PIC supports research in astrophysics and cosmology through several activities. It provides the main Data Center for the MAGIC telescopes and the off-site data repository for the LST1, the first telescope of the future array CTA. It also hosts the Spanish Science Data Center for the Euclid Ground Segment and, therein, the development of image simulations for the Euclid space mission, the integral treatment of data from the Physics of the Accelerating Universe (PAU), data quality analysis of the Dark Energy Survey (DES) and support for the exploitation and distribution of the simulations of the Marenostrum Institut de Ciències de l’Espai (MICE) project. In 2019, after IFAE joined the VIRGO collaboration, PIC also started providing computing services to the VIRGO/LIGO gravitational waves experiments.

MAGIC

In 2019 PIC was actively involved in the large reprocessing campaigns to apply new cleaning techniques to the data and in creating the MAGIC legacy repository. PIC also developed and started implementing the Data Management and Preservation Plan (DMPP) and the conversion of MAGIC data into Data Level 3 (DL3) format compatible with the CTA analysis.

CTA/LST1

PIC provides distributed computing services for CTA simulation production. This task is developed in collaboration with the French IN2P3 Institute.

PIC provides data management and computing support for the first CTA telescope, LST1. In 2019, a data transfer system based on the File Transfer Service (FTS) was deployed to automate data transfers from the ORM to PIC. This was one out of many pieces that were crucial for obtaining the important results of the first LST detection of the Crab Nebula](https://www.cta-observatory.org/lst1-detects-first-gamma-ray-signal/).

PAU

PIC is the main data center for the PAU survey, including data access services for external users. During 2019, analysis pipelines developed at PIC in collaboration with ICE have been run several times for optimization. As part of the optimization process, tests were carried out for the integration of the PAU pipelines with the Apache Hadoop platform available at PIC. Additional disk storage was also deployed to always have a copy of the RAW data on disk.
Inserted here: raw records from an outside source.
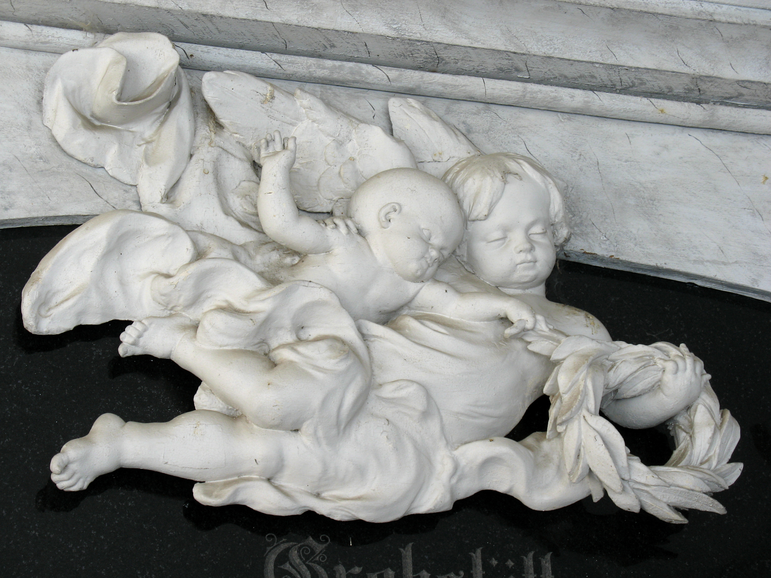 Sculpture in wood by Johann Baptist Moroder-Lusenberg (1870 – 1932) in St. Ulrich in Gröden - Ortisei Val Gardena
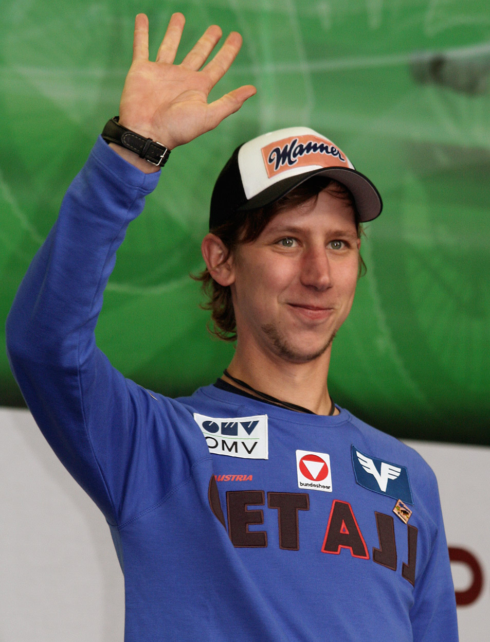 Martin Koch am Tag des Sports 2009 auf dem Heldenplatz in Wien
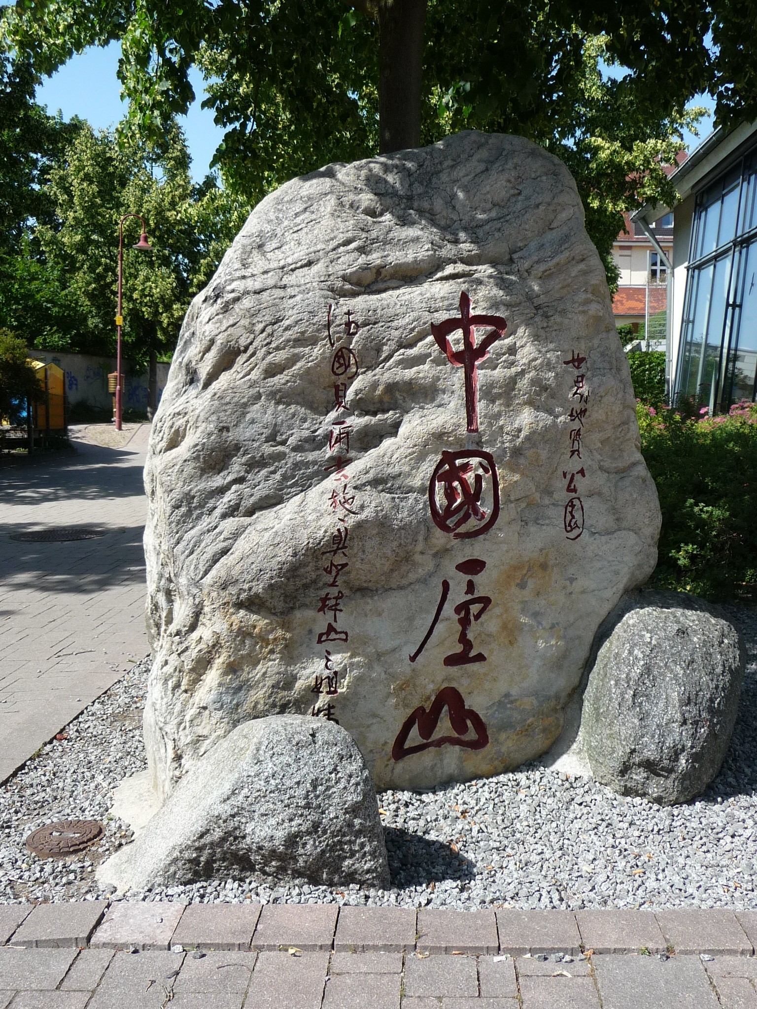 Lorsch

Following the work started last year, IFAE researchers at PIC have been using the GPU infrastructure to run Machine Learning analysis algorithms for star-galaxy separation and background estimation, obtaining very promising results.

Euclid

During 2019, PIC continued carrying on the activities derived from PIC’s role as the Spanish Science Data Center (SDC-ES) and member of the Organizational Unit for Simulations (OU-SIM), responsible for developing the Simulation Processing Function (SIM-PF).

At SDC level, major changes were implemented on the infrastructure: the batch system was migrated from PBS to HTCondor, the virtualization layer was moved from Docker to Singularity and the jobs temporary disk area was upgraded.
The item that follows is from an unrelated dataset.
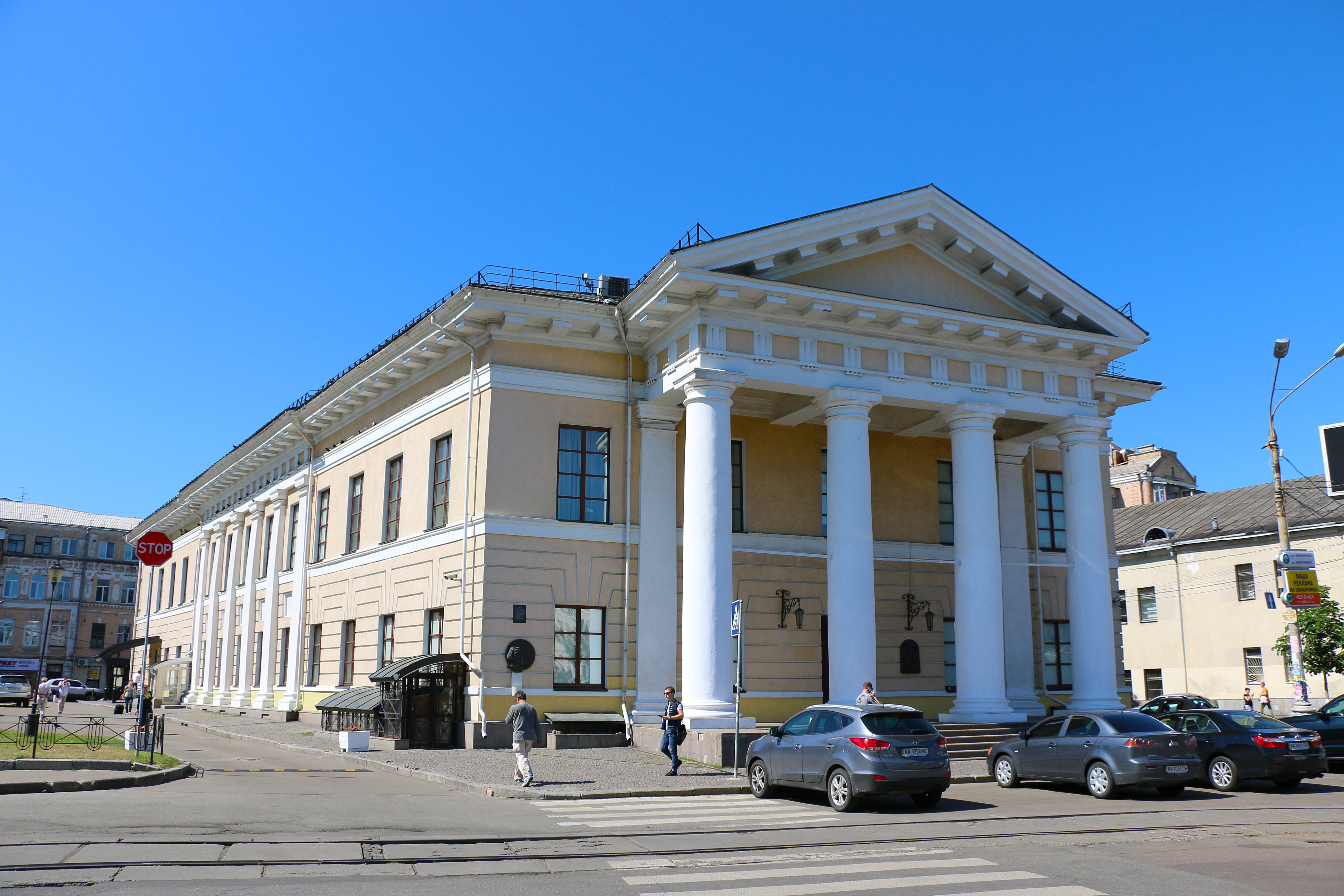 Будинок контрактовий, де у 1821–1825 рр. збиралися декабристи; який відвідували відомі діячі культури: у 1821 р. — О. Пушкін, у 1835 р. — М. Гоголь, Т. Шевченко, у 1847–1850 рр. (з перервами) — О.де Бальзак; у 1847 р. — Ф. Ліст, Київ, Межигірська вул., 1/1

One of the main activities in 2019 was the preparation and execution of Scientific Challenge 4/5/6 which meant to further test the scalability and integration of the Science Ground Segment infrastructure, increasing significantly the data volume and the number of Processing Functions involved.

CosmoHub

CosmoHub is a web portal for analysis and distribution of massive cosmology and astrophysics data sets developed at PIC. Hosting over 6.000 catalogs generated by more than 500 users from all over the world, it is a very popular tool among researchers. Because of its success, there are plans for a new version with increased functionality. The new design will include several analysis pipelines from the separately developed SciPIC framework and offer its usage to the CosmoHub user community.

VIRGO/LIGO

In 2019, PIC joined the LIGO/Virgo collaboration. For Virgo, PIC primarily supports the computing efforts of the IFAE group, which includes CPU and GPU computing as well as helping users in running their pipelines in individual or collaborative environments.

PIC also joined the LIGO Grid infrastructure and is now one of the computing sites where the collaboration runs the massive analysis of gravitational wave signals using CPU and GPU resources through HTCondor. In Fall 2019, PIC contributed with 4.5% to the total LIGO-Virgo CPU accounting.